A arte de Marco Rudy acompanha o mesmo caminho, mas a referência é outra. Quando se fala de HQ, a não ser que já sejam autores rodados e comprovados, nunca dá para saber até onde vai o dedo do roteirista e onde começa o do desenhista, e vice-versa. Mas aqui vamos dar um passo ousado, e dizer que Rudy se inspirou em uma boa fonte. Porque lendo O Homem na Muralha, a psicodelia e a transição exótica dos quadros, dando uma fluidez narrativa interessante para a HQ, lembram imediatamente – guardadas as devidas proporções – o clássico Nick Fury: Agente da Shield, do magnífico Jim Steranko. Incidentalmente, talvez a maior evidência para fazermos essa conexão, seja o fato de que Barnes está substituindo ninguém menos do que o próprio Fury como o Homem da Muralha. Novamente: Rudy está anos-luz de distância de Steranko. Mas se ele buscou se inspirar nele, o que mostra que ao menos teve a dignidade de se inspirar em um dos grandes. Assim, a arte desse volume é muito diferente do habitual. Mas o amigo leitor acostumado ao padrão pasteurizado do resto das edições mensais pode estranhar.

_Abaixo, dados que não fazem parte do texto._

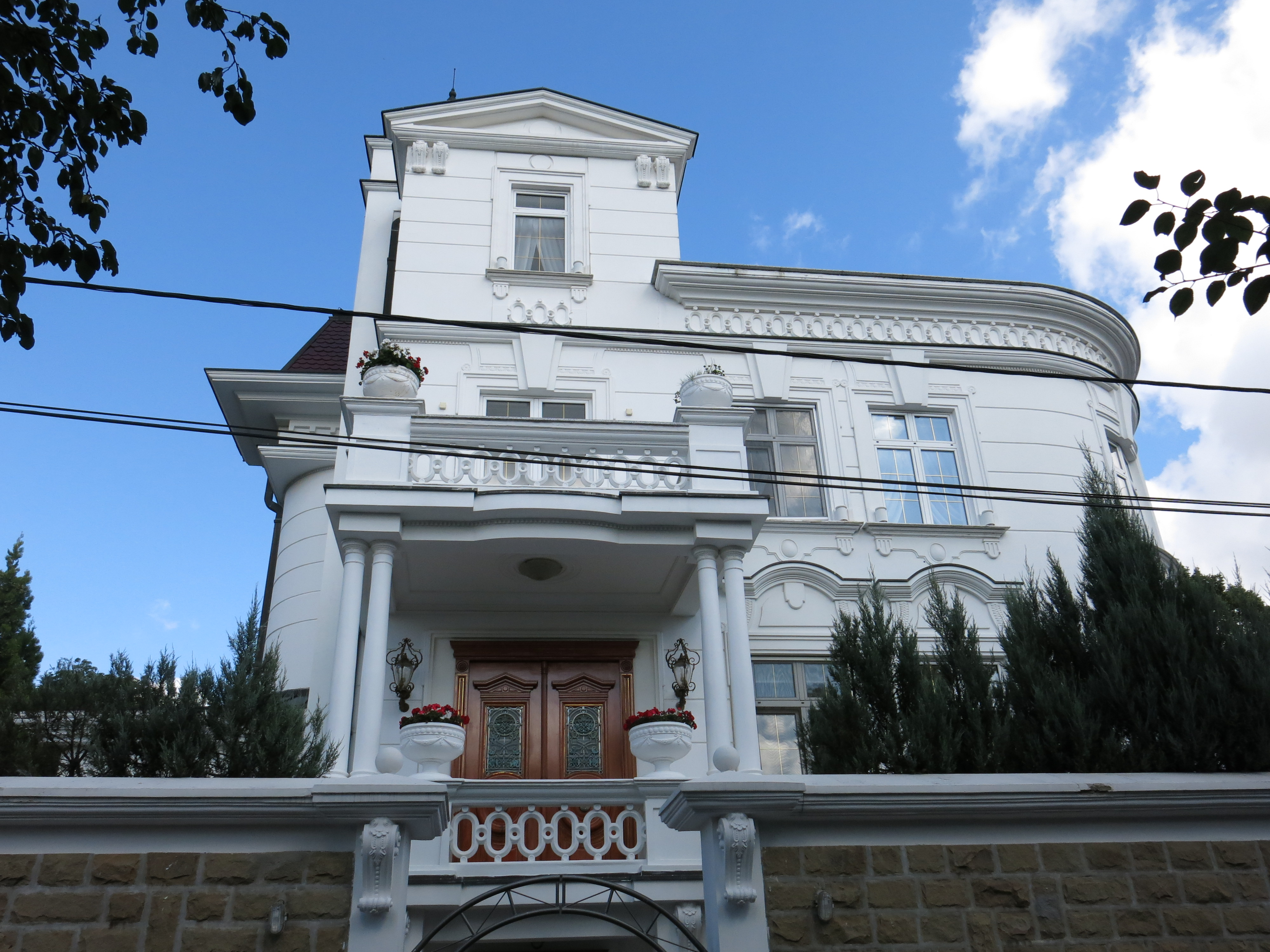 Вила Олге Мос

O saldo final é mediano. Soldado Invernal: O Homem na Muralha não é nenhuma HQ histórica, mas suas referências são bastante interessantes. Para alguém que busca fugir um pouquinho da mesmice do gênero, talvez até valha a pena. Cabe a você decidir se vale esse discurso todo ou não.
Só não vale ficar em cima da muralha.